Con el segundo meditaste que ibas a necesitar un dineral, entonces te pusiste a trabajar en el verano para comprarte unas lolas. No te importó que te explotaran por ser menor, vos tenías el sueño fijo de las lolas. Estabas dispuesta a trabajar todos los veranos con tal de conseguir tus tetas nuevas, ésas que cuando te ponés una musculosa quedan ligeramente juntitas -pero no del todo, las que se juntan mucho es porque caen, y si caen no son perfectas-; y dan acceso a otro tipo de vida, son un pasaporte al futuro. Unas tetas como ésas vienen con un pan bajo el brazo y un pelotudo con un auto importado. Pero los pelotudos duran poco, así que mejor pensar en la independencia que pueden dar unas tetas como ésas, que abren puertas, pagan birras, entran en barrios privados, compran viajes, sobornan patovicas… ganan castings. Las tetas le dieron un sentido a tu vida cuando no había nada más en que pensar. Eran más lindas que el espejo roto que tu papá nunca va a cambiar e iban a comprarte un baño como esos que se ven en Gran Hermano, y que nadie tiene en la vida real. Bueno, nadie que no tenga unas lolas nuevas, como vos.

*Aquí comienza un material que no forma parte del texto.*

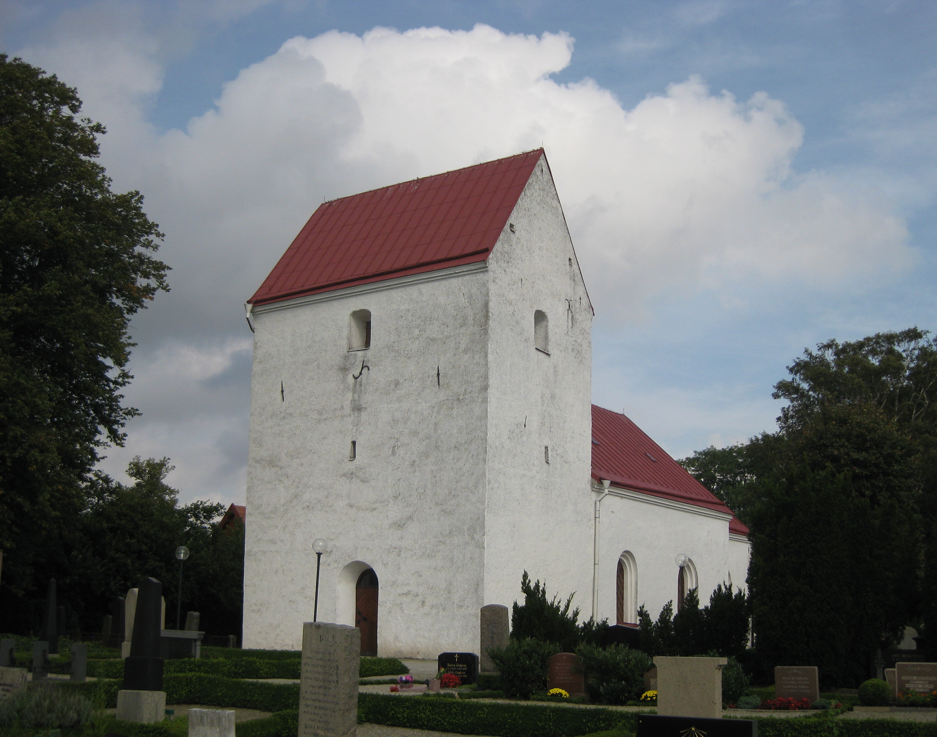 Knästorps kyrka i Skåne

La niña bonita. Un fideo, decían en casa, riendo, y vos te enderezabas y te ponías brava: cuando sea grande voy a ser vedette. Hiciste de cuenta que nunca hubo nariz de morrón, mentón demasiado largo y ojos demasiado chicos. Te compraste una buena pinza y suavizaste la curva violenta de tus cejas, hasta dejarlas como un hilito. Estabas tan convencida de que eras linda, linda desde siempre, linda para siempre, linda desde que te miraste por primera vez al espejo y te sonreíste y te adoraste y miraste a tu papá como diciéndole: ¿viste que linda que soy?, y él se quedó ahí parado con cara de mayordomo, adorándote y aborreciéndote al mismo tiempo… que acabaste convirtiendo tu extraña belleza en un arma de seducción. Había que ver los aires que te dabas delante de los pibes, y también con las pibas, porque te querías tan ferozmente que a nadie se le hubiera ocurrido la idea de que fueras fea… ¡si sabías contonearte desde que ibas al jardín!

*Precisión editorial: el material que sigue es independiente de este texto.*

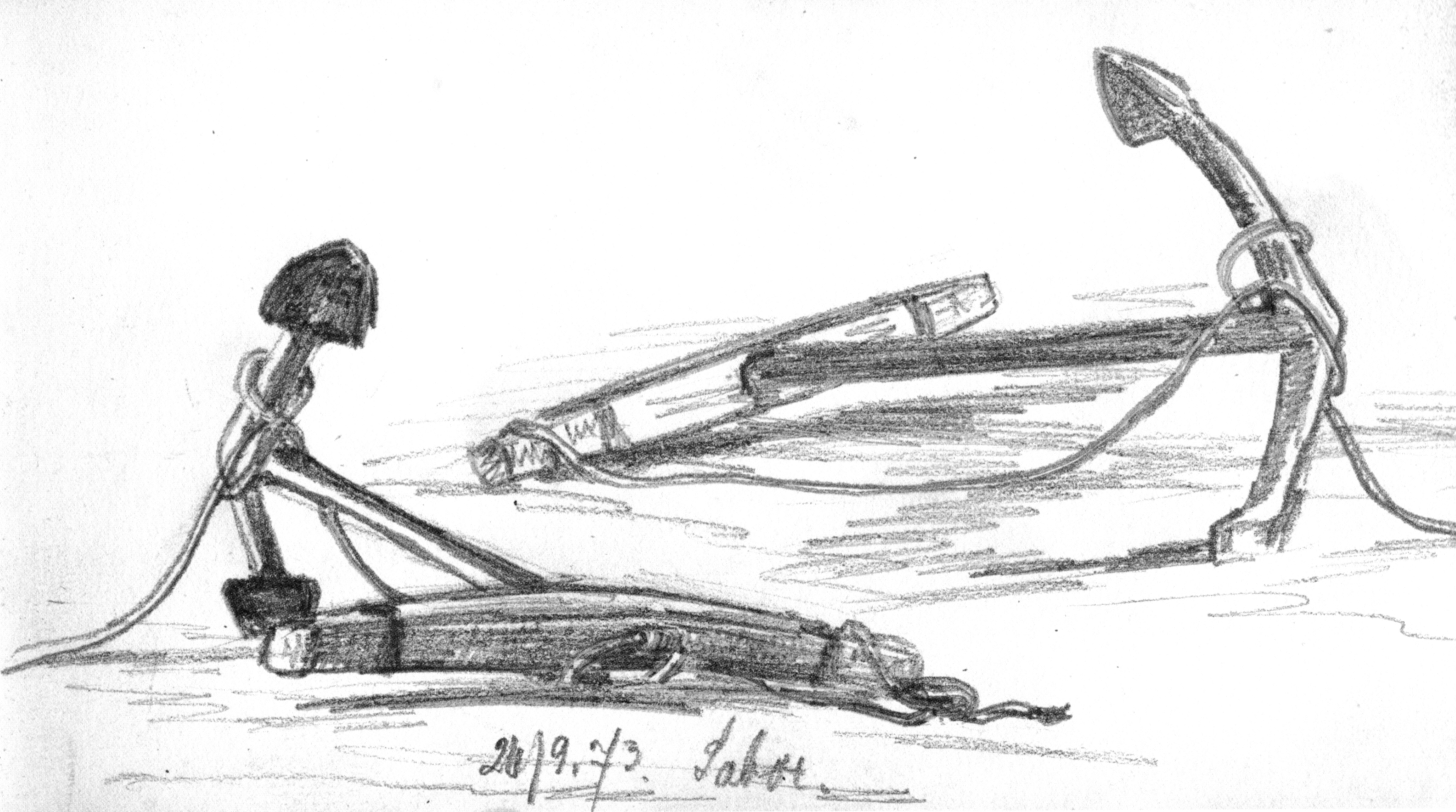 Anker am Strand von Laboe, Zeichnung von Fritz Stoltenberg

Tu primera víctima fue una nena a la que le quitarle la hamaca de un empujón, y la segunda un párvulo incauto al que engatusaste para que te hamaque. Después de eso en tu casa se dieron cuenta de que la nena siempre hace lo que quiere, entonces te dejaban hacer, divertidos y abrumados. Acorralabas a tu papá para que te comprara cualquier cosa, en caso contrario te ponías a chillar dando patadas contra la guantera. Porque la nena es divina, no se le puede decir que no… la nena sabe muy lo que quiere. La nena es linda, qué linda que es la nena. En la escuela pasaba lo mismo, pero en segundo grado se te complicó -la maestra era una monja- y optaste por andar todo el día pisándole los talones con cara de cordera degollada, caminando en puntas de pie y las manitas delante del pecho, como un conejo. La monja acabó cediendo a tus extorsiones, agobiada, quizá, por la inconfesable repugnancia que le provocaste desde el principo por tu tendencia innata a la alcahuetería y la seducción. Viendo que funcionaba, seguiste.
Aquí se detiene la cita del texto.